VLAN 4094 is my ICCP VLAN, so the peer interfaces are set to PVID 4094. VLAN 1 is tagged on the peer interfaces and untagged to the other interfaces (the bridge and the bonded uplink to the 354).
I added a DHCP client to the bridge to ensure that each switch is able to communicate all the way back to the router through the 354.
I don’t see where you specified an STP mode on the bridge…I’m not sure what that defaults to…But you need to define that for “proper” operation.
Try enabling RSTP or MSTP on the bridge and see how it goes. Note that MSTP only works as of 7.14.0 I think.

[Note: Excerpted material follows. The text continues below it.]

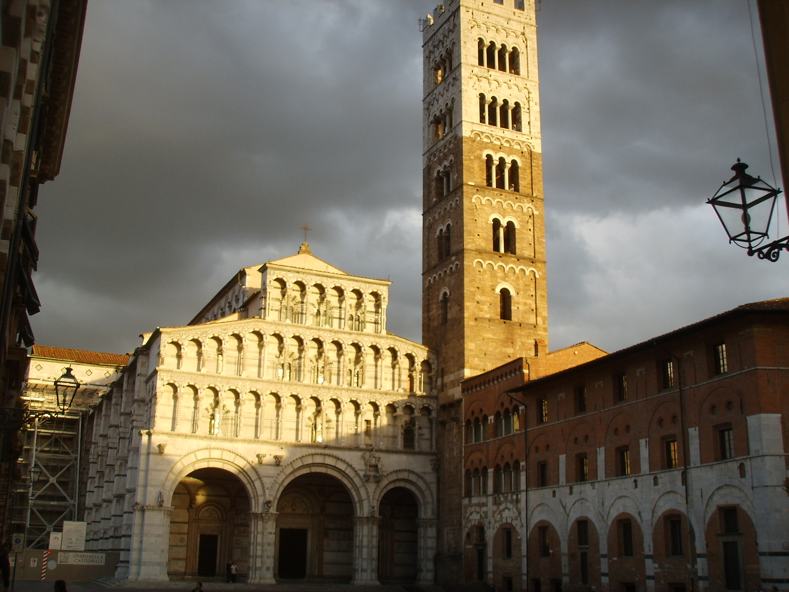 Duomo di lucca
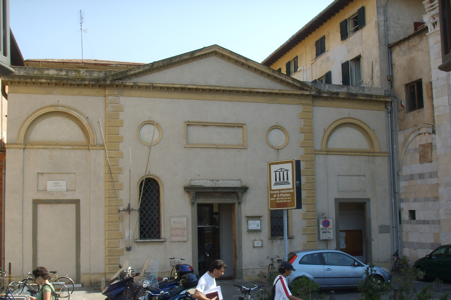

I would further suggest you start at say 7.3, setup an MLAG pair, then step it through some upgrade cycles and see how well it holds up. You’ll find it breaks pretty bad on 7.7. After that point, you might have to fully wipe your config, and rebuild from scratch to get it to be “stable” again. That’s not "production ready.
Note that by “break” I don’t mean the network grinds to a halt immediately…You’ll need to be doing some packet captures to see the trashed data or watch some actual production systems struggle. Some sessions will still flow through, but things will get progressively worse. Again…Just “labbing” up the connections and seeing the “state” as “up” isn’t enough to see how badly this implementation fails.
I don’t know if you’re talking to me or to the OP (who has returned his 326’s), but I’m running MLAG in production on three pairs of switches, two of which are CRS317’s pushing 2-3Gbps continuously for 600+ customers in two different data centers. One pair has been running on 7.14.2 for two months and a second for three months on 7.13.2. The third pair is handling my office, so while that one doesn’t carry a lot of traffic, I certainly notice when things go awry.
I’m not discounting nor disputing the failures and issues others have reported on the forum, but I personally haven’t encountered anything that wasn’t caused by misconfiguration on my part. I’m also not using large switches or routers from other vendors, and I have gone through and limited the size/scope of my STP domains.